● Dataset excerpt:
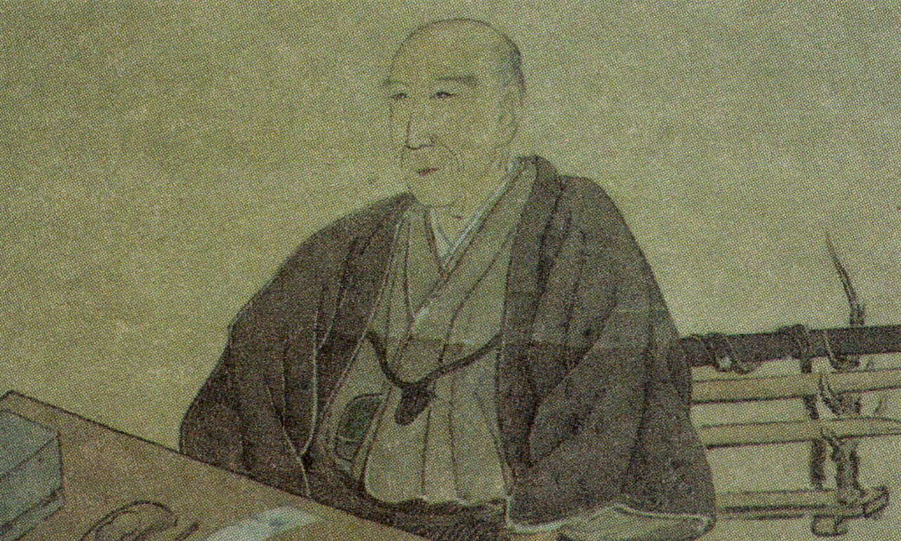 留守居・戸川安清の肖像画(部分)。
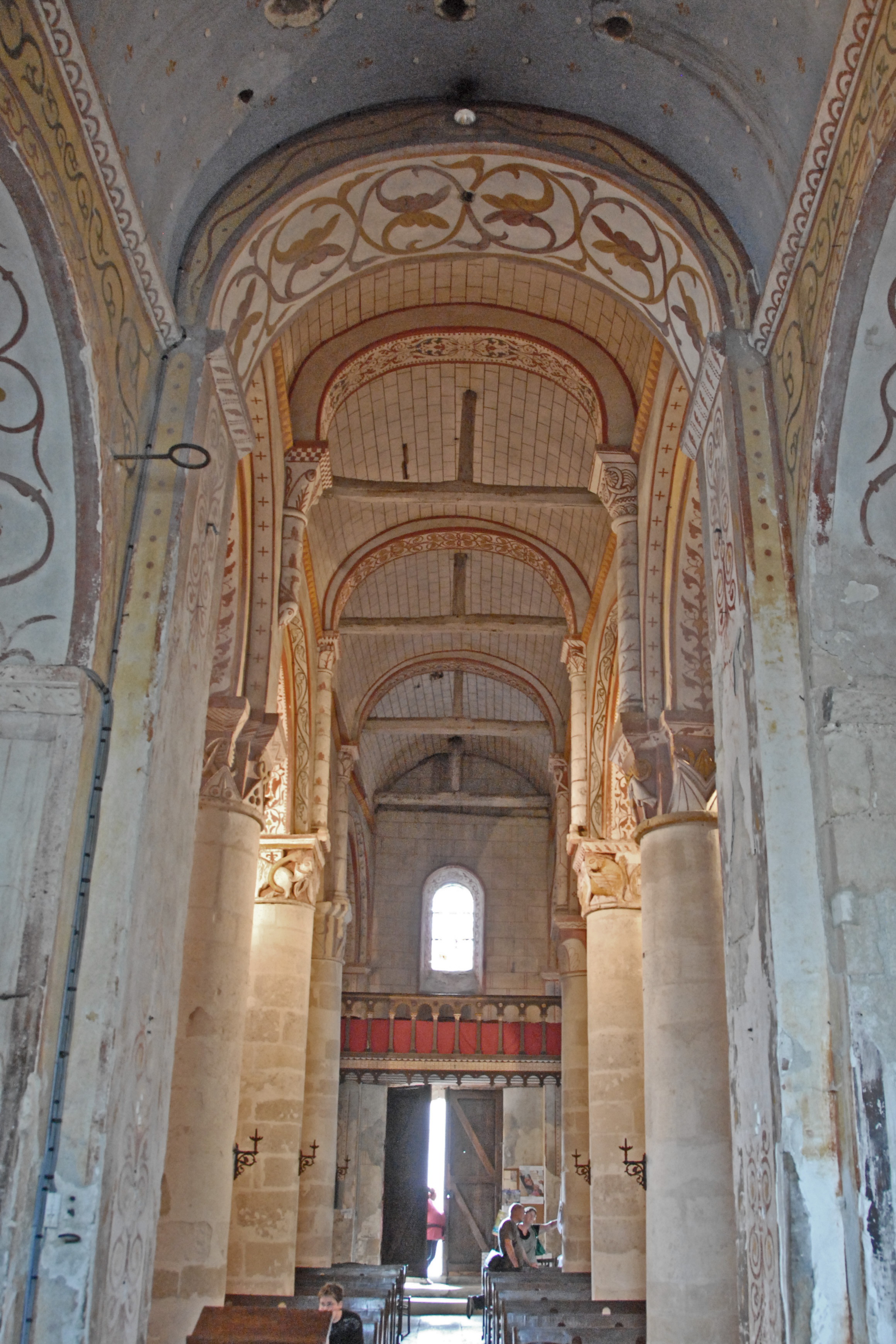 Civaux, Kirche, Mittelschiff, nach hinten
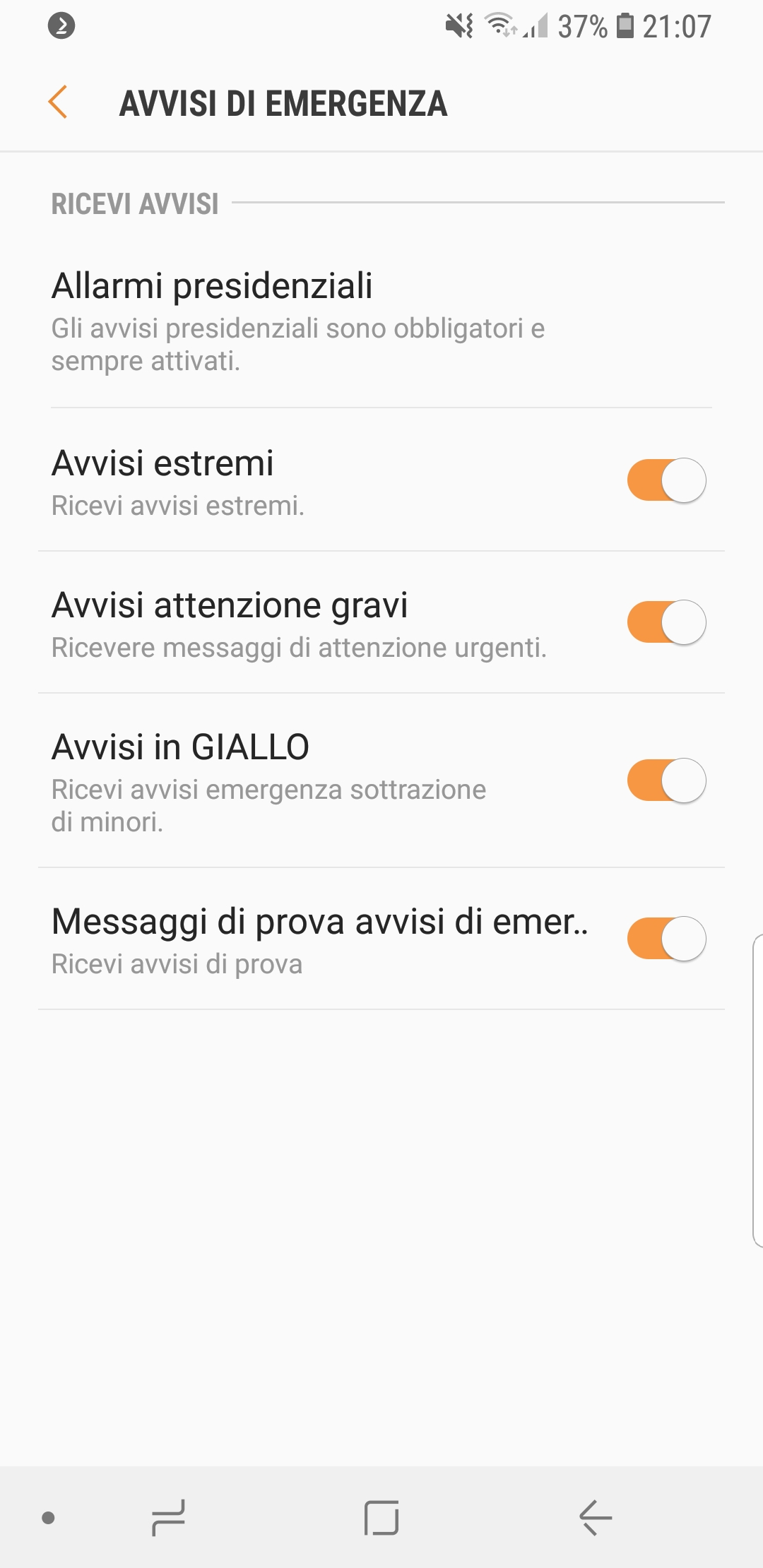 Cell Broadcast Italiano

● Exercise directions: Excluding the images, copy all of the material above verbatim.

● Task result:
 留守居・戸川安清の肖像画(部分)。
 Civaux, Kirche, Mittelschiff, nach hinten
 Cell Broadcast Italiano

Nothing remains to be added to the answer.